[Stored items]
▬▬▬▬▬▬

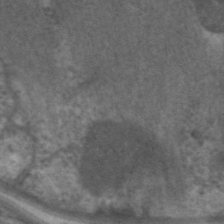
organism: C. elegans
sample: Pharynx
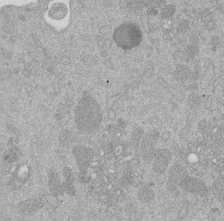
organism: Mouse
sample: Dividing mouse embryo 1 cell stage
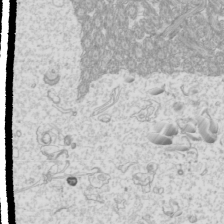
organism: Mouse
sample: Cilia; mouse epididymis
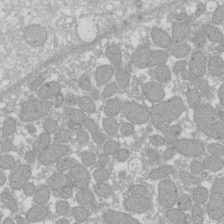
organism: Xenopus
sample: Cilia; centrioles in frog embryo cells
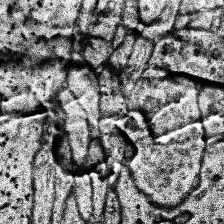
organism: Human
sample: Temporal Lobe
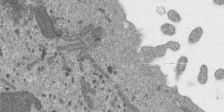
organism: Human
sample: Lung epithelial cells infected with SARS-CoV-2
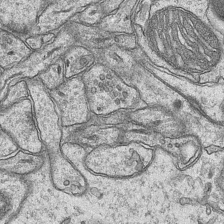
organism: Mouse
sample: CA1 Hippocampus
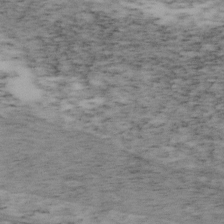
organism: Mouse
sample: OT-I killer T cells with ID8 ovarian cancer cells
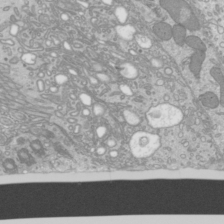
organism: Mouse
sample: Cilia; mouse epididymis
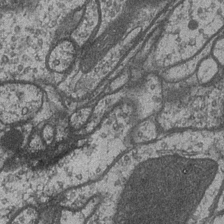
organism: Drosophila
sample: Optic medulla
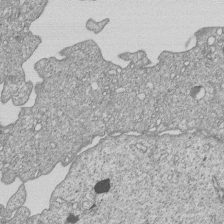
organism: Human
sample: MDA-MB-231 cells
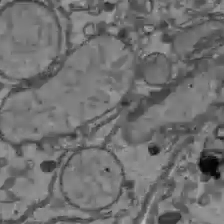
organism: C57BL Mouse
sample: Liver
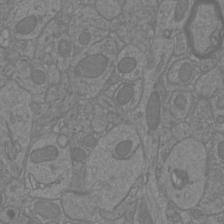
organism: Mouse
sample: Cortical neurons
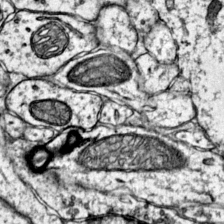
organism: Mouse
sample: Primary visual cortex
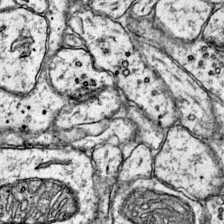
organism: Mouse
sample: Primary visual cortex
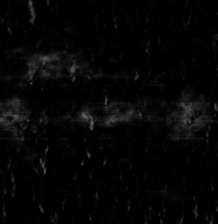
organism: Toxoplasma gondii
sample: Parasites in a vacuole inside a host cell
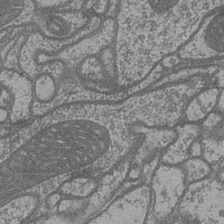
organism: Drosophila
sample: Optic medulla
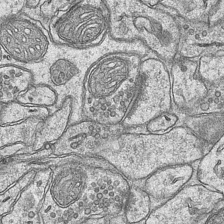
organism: Mouse
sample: CA1 Hippocampus
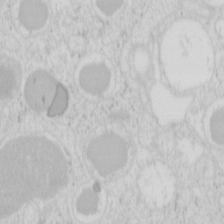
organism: Mouse
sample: Pancreas
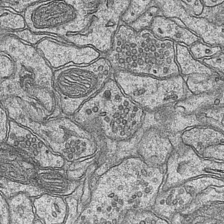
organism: Mouse
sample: CA1 Hippocampus
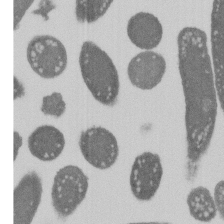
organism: E. coli
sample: Bacterial nucleoid
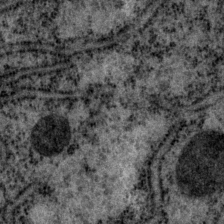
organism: P. pacificus
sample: Pharynx
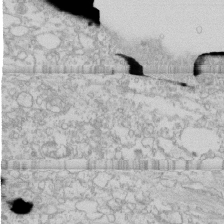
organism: Human
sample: CRL-1474
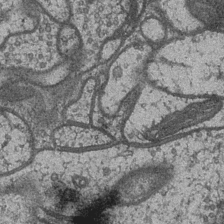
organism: Drosophila
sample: Optic medulla
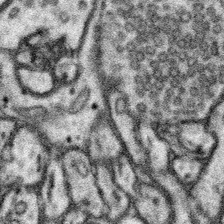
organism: Mouse
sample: Somatosensory cortex neuropil
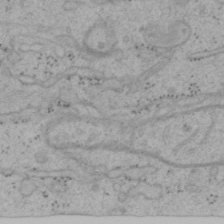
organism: Human
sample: HeLa cells
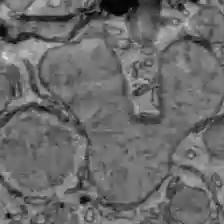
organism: C57BL Mouse
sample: Liver
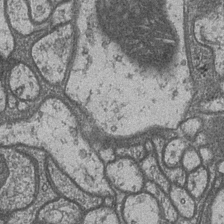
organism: Drosophila
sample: Optic medulla
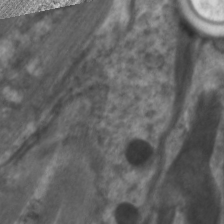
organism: C. elegans
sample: Pharynx
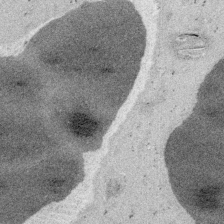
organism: Embia sp.
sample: Silk gland
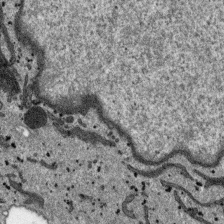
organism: Human
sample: Lung epithelial cells, uninfected (mock) control
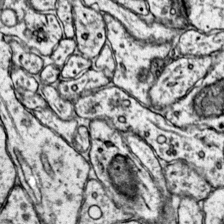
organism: Mouse
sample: Primary visual cortex
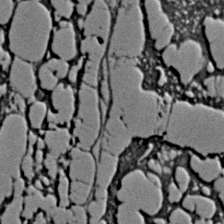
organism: C. elegans
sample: C. elegans embryo
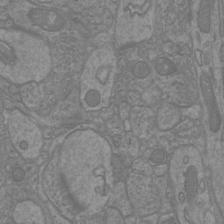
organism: Mouse
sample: Cortical neurons
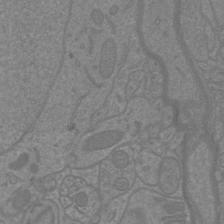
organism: Mouse
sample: Cortical neurons
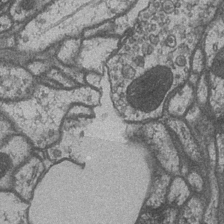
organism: Drosophila
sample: Optic medulla
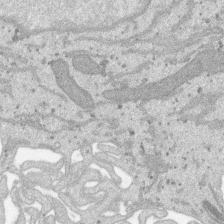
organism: Human
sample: Lung epithelial cells infected with SARS-CoV-2
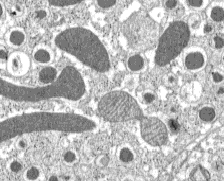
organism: C57BL Mouse
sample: Pancreatic islet
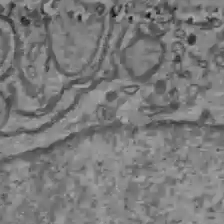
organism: C57BL Mouse
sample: Liver
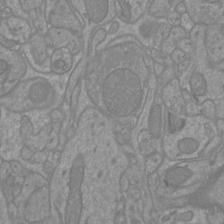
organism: Mouse
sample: Cortical neurons
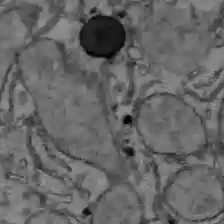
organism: C57BL Mouse
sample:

▬▬▬▬▬▬

◆ **YOUR ASSIGNMENT**
All of the records above are to be written out exactly, minus their images.

◆ **ANSWER BOX**
organism: C. elegans
sample: Pharynx
organism: Mouse
sample: Dividing mouse embryo 1 cell stage
organism: Mouse
sample: Cilia; mouse epididymis
organism: Xenopus
sample: Cilia; centrioles in frog embryo cells
organism: Human
sample: Temporal Lobe
organism: Human
sample: Lung epithelial cells infected with SARS-CoV-2
organism: Mouse
sample: CA1 Hippocampus
organism: Mouse
sample: OT-I killer T cells with ID8 ovarian cancer cells
organism: Mouse
sample: Cilia; mouse epididymis
organism: Drosophila
sample: Optic medulla
organism: Human
sample: MDA-MB-231 cells
organism: C57BL Mouse
sample: Liver
organism: Mouse
sample: Cortical neurons
organism: Mouse
sample: Primary visual cortex
organism: Mouse
sample: Primary visual cortex
organism: Toxoplasma gondii
sample: Parasites in a vacuole inside a host cell
organism: Drosophila
sample: Optic medulla
organism: Mouse
sample: CA1 Hippocampus
organism: Mouse
sample: Pancreas
organism: Mouse
sample: CA1 Hippocampus
organism: E. coli
sample: Bacterial nucleoid
organism: P. pacificus
sample: Pharynx
organism: Human
sample: CRL-1474
organism: Drosophila
sample: Optic medulla
organism: Mouse
sample: Somatosensory cortex neuropil
organism: Human
sample: HeLa cells
organism: C57BL Mouse
sample: Liver
organism: Drosophila
sample: Optic medulla
organism: C. elegans
sample: Pharynx
organism: Embia sp.
sample: Silk gland
organism: Human
sample: Lung epithelial cells, uninfected (mock) control
organism: Mouse
sample: Primary visual cortex
organism: C. elegans
sample: C. elegans embryo
organism: Mouse
sample: Cortical neurons
organism: Mouse
sample: Cortical neurons
organism: Drosophila
sample: Optic medulla
organism: Human
sample: Lung epithelial cells infected with SARS-CoV-2
organism: C57BL Mouse
sample: Pancreatic islet
organism: C57BL Mouse
sample: Liver
organism: Mouse
sample: Cortical neurons
organism: C57BL Mouse
sample:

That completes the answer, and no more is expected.